Asked by how much peak winter season bookings were likely off compared to this year, Mr D’Aguilar replied: “It’s in the high single digits so we are mobilising resources to counter that. We are expecting the numbers to be flat, if not a down a little bit, because we’ve lost the key markets of Abaco and Grand Bahama.

“It’s very hard to replace those markets in their entirety with increases in arrivals to other destinations in the country. We expect to close that gap as Grand Bahama and Abaco come back on stream, but it’s going to take time to recover from the negative public relations wrought on the destination by the international media in the aftermath of the hurricane. We’re going to become that much more aggressive in countering this.

“We are countering that with the resources we have in the best possible way, and are also investing in markets where we have new non-stop flights coming out of Denver and Boston. Where we’re getting those extra non-stop flights we have to put additional marketing to make sure they’re supported. You can never spend enough money.”

Mr D’Aguilar, though, said the decline in stopover arrivals numbers - if not the per capita spending yields - was being more than offset by a buoyant cruise industry that has just added another Bahamian private island destination through the opening of Mediterranean Shipping Company’s (MSC) Ocean Cay project.

“Cruise arrivals for the month of October are up 11.4 percent,” he revealed, “primarily because of the massive increase in the amount of cruise passengers coming into Coco Cay. That’s proven to be incredibly successful. It’s up over 100 percent.

“This is while stopover visitors are down probably 10 percent in October because of Abaco and Grand Bahama. That has been countered by the increase in cruise arrivals. The number of air and sea arrivals coming to The Bahamas in October was up 6.5 percent; from 453,000 to 482,000.

“Obviously one is worth a lot more than the other, but The Bahamas is still a very attractive destination. We expect that [cruise] to continue to grow very robustly because MSC’s Ocean Cay is just coming on stream.”

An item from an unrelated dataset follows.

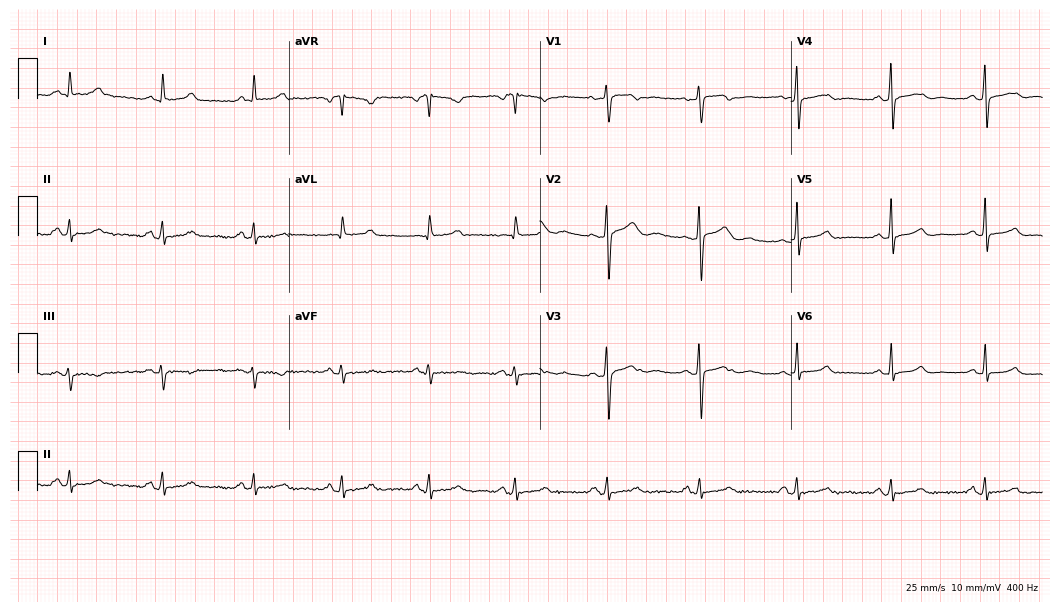
ECG (10.2-second recording at 400 Hz) — a woman, 43 years old. Screened for six findings — first-degree AV block, right bundle branch block (RBBB), left bundle branch block (LBBB), sinus bradycardia, atrial fibrillation (AF), sinus tachycardia — none is recorded. Other findings, if any, are not listed.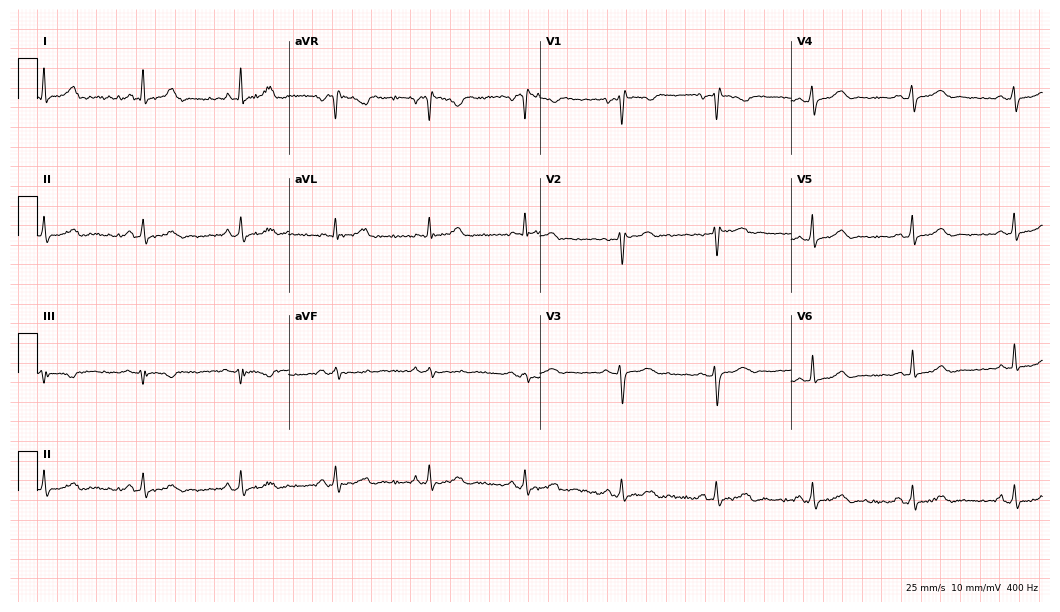
Electrocardiogram (10.2-second recording at 400 Hz), a 44-year-old woman. Overall reading on record: normal ECG.

Mr D’Aguilar confirmed that the next phase of The Bahamas’ post-Dorian marketing efforts, branded Still Rockin, is due to launch in January “in most key markets”. And he added that the placement of Customs and Immigration officers at Florida Fixed Base Operators (FBOs), so that private pilots could be pre-cleared before coming to The Bahamas, should help diversify the tourism product.

“We consider the pre-clearance feature to be very innovative and will facilitate a greater diversity of access to a number of islands,” the minister told Tribune Business, explaining that it would eliminate the need for pilots to first visit a “port of entry” to be cleared before flying on to their intended destination.

“It greatly reduces the cost and time of going to a port of entry to clear, and then taking off again to your destination island,” Mr D’Aguilar explained. ‘“I think that makes The Bahamas that much more attractive, not only for foreign visitors but those seeking to assist the islands in need, and improves the ease of doing business in the country. It’s a feature we’re looking at.”

Comments

SP 4 years, 5 months ago

Blah, blah, blah, blah, blah. Mr. Dionisio D’Aguilar can stand around throwing numbers and stats around all he likes. It is all absolutely useless for the Bahamas cruise passengers to increase unless D’Aguilar also figures out how to get these "increased" cruise passengers off the ships and spending money in the local economy!

D’Aguilar and the ministry of tourism need to stop blowing hot air at us and find ways of encouraging cruise passengers to get off the ships.